- **Try it**: Only the lines below from the one containing "Hermina-kápolna (Budapest 14, Hermina" through the one containing "Kapitän zur See" belong in the answer, set down exactly, with the pictures left out.

- **Dataset content**:
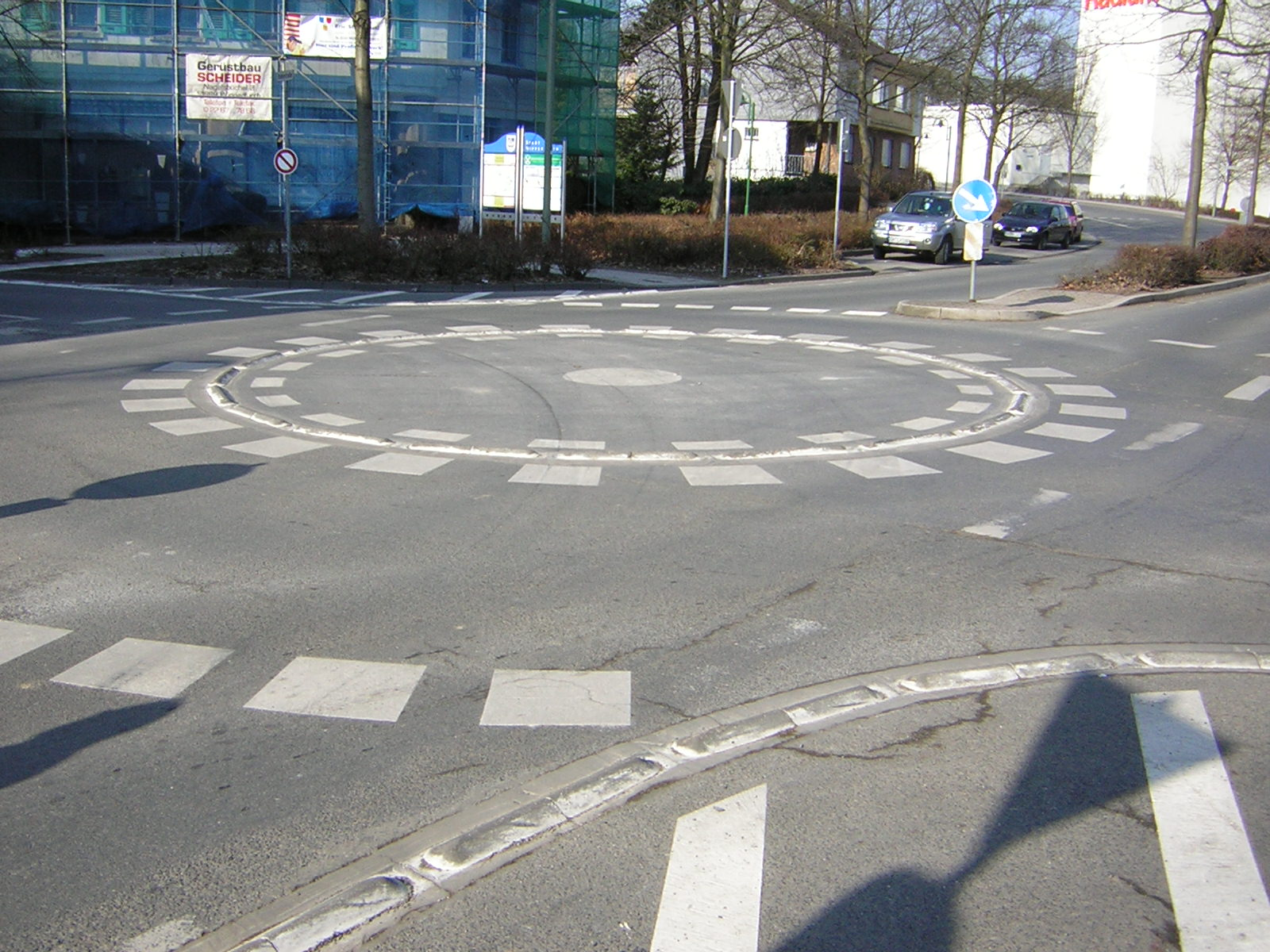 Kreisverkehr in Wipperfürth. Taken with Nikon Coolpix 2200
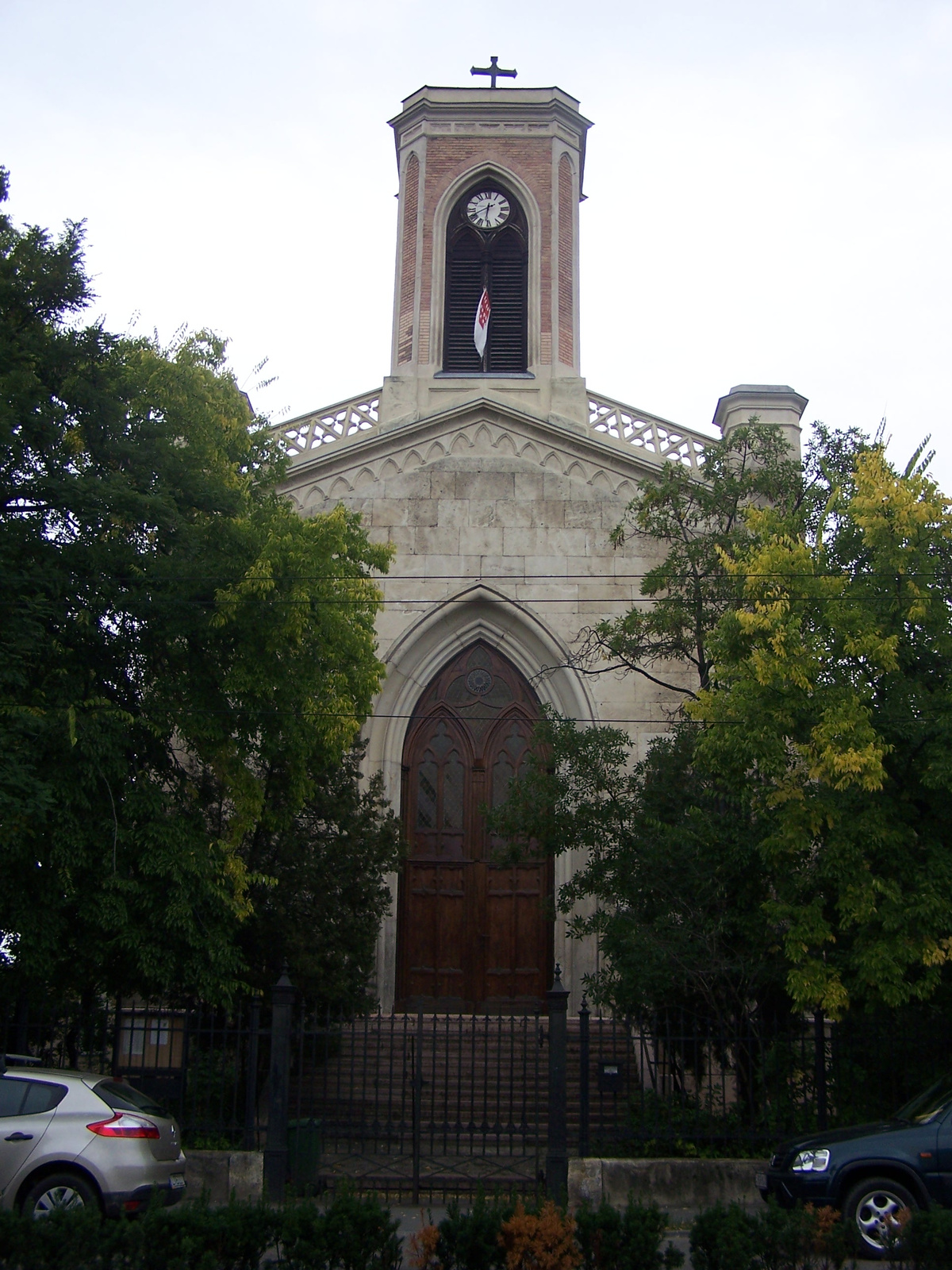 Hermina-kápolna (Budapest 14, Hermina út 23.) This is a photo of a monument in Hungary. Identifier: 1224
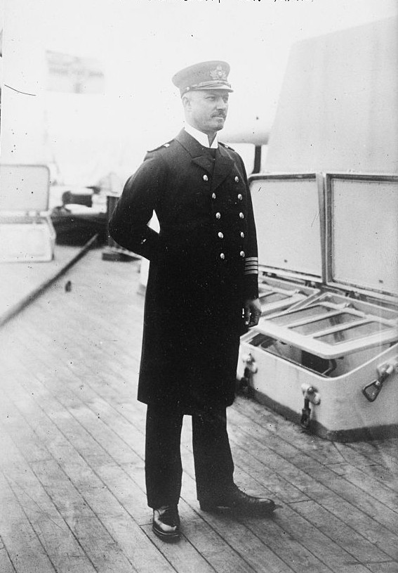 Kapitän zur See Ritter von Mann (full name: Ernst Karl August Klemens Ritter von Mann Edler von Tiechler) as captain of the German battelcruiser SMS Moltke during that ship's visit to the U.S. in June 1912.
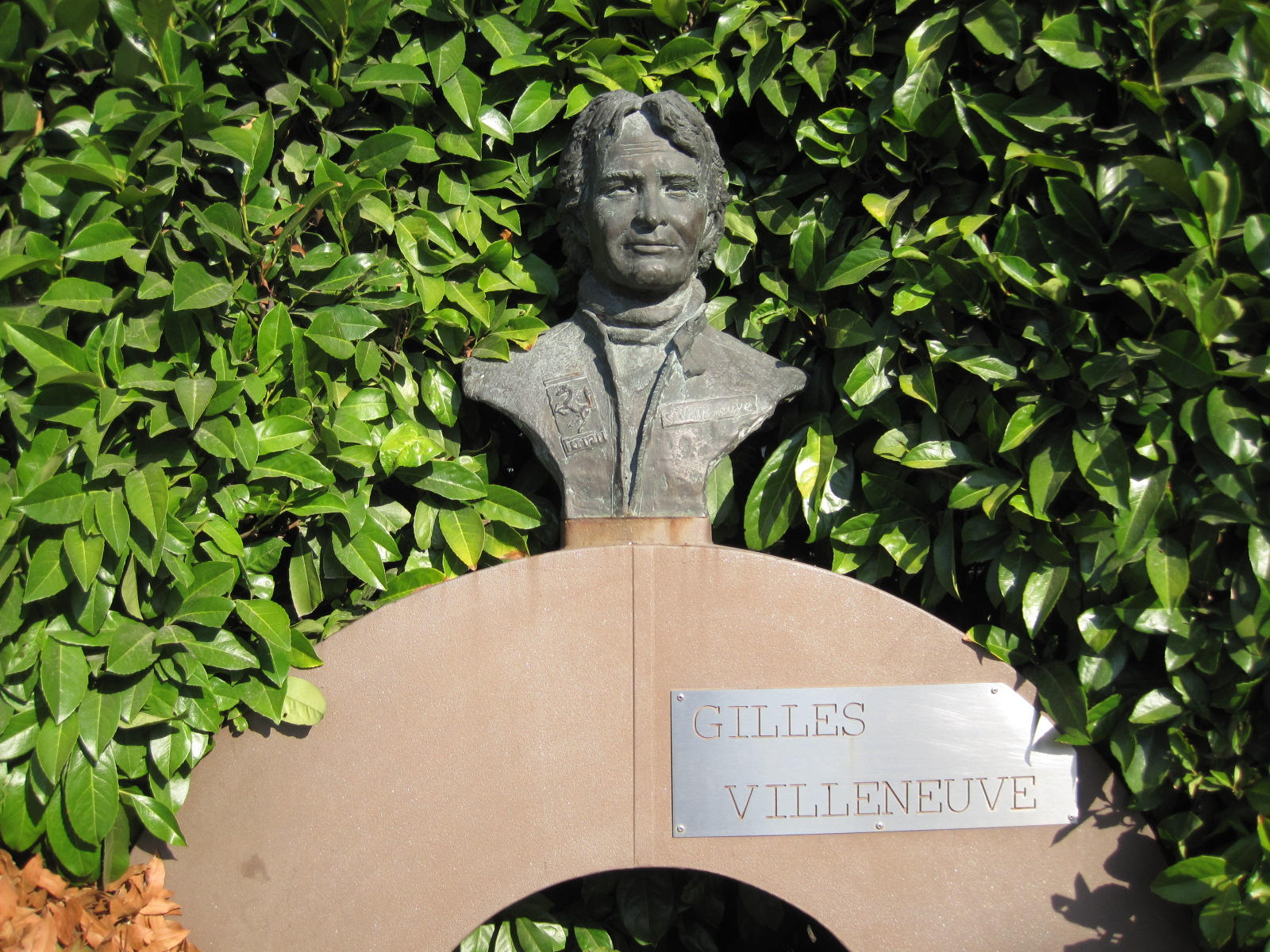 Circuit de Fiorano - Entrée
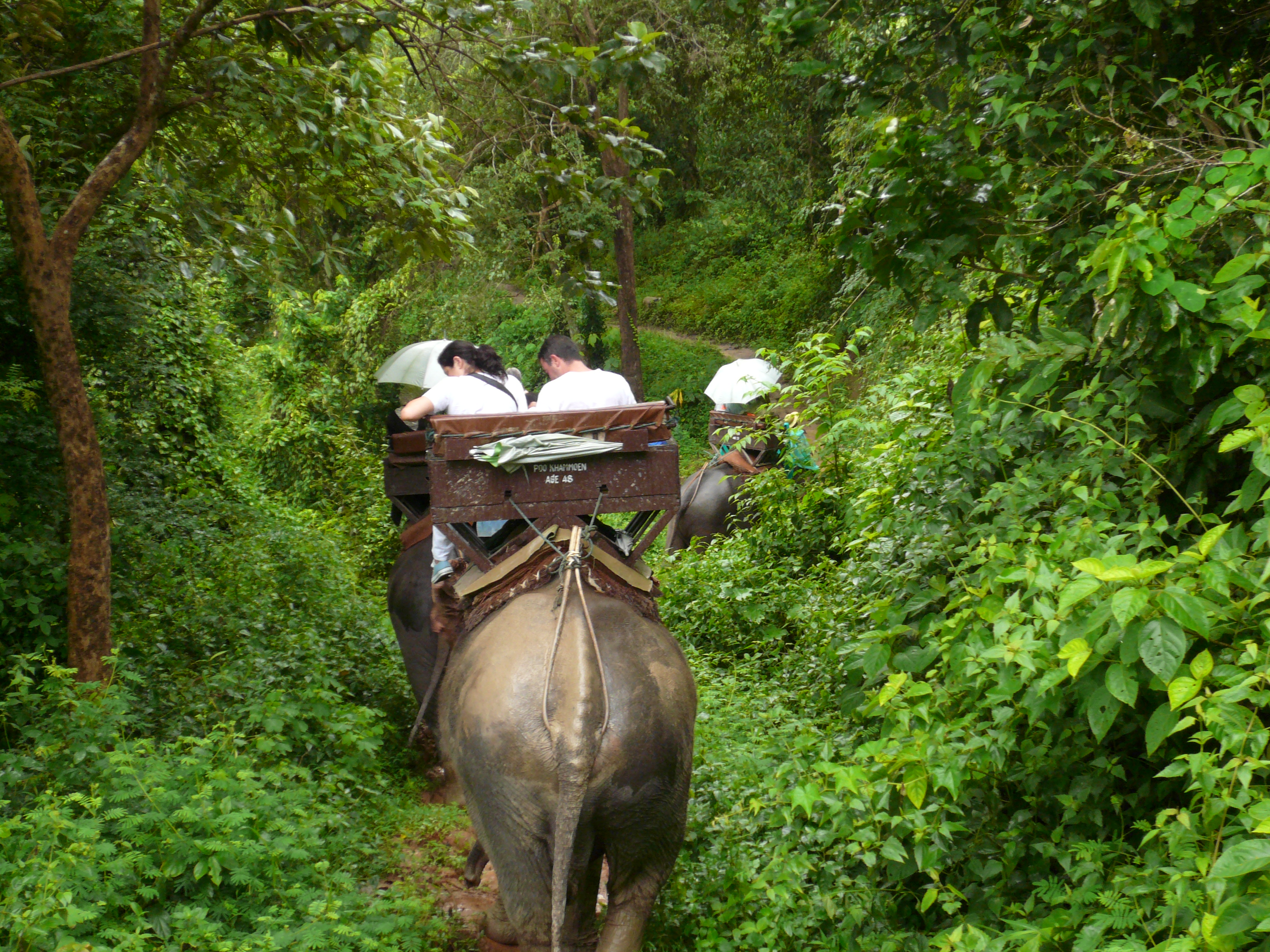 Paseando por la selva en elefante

- **Result of this task**:
 Hermina-kápolna (Budapest 14, Hermina út 23.) This is a photo of a monument in Hungary. Identifier: 1224
 Kapitän zur See Ritter von Mann (full name: Ernst Karl August Klemens Ritter von Mann Edler von Tiechler) as captain of the German battelcruiser SMS Moltke during that ship's visit to the U.S. in June 1912.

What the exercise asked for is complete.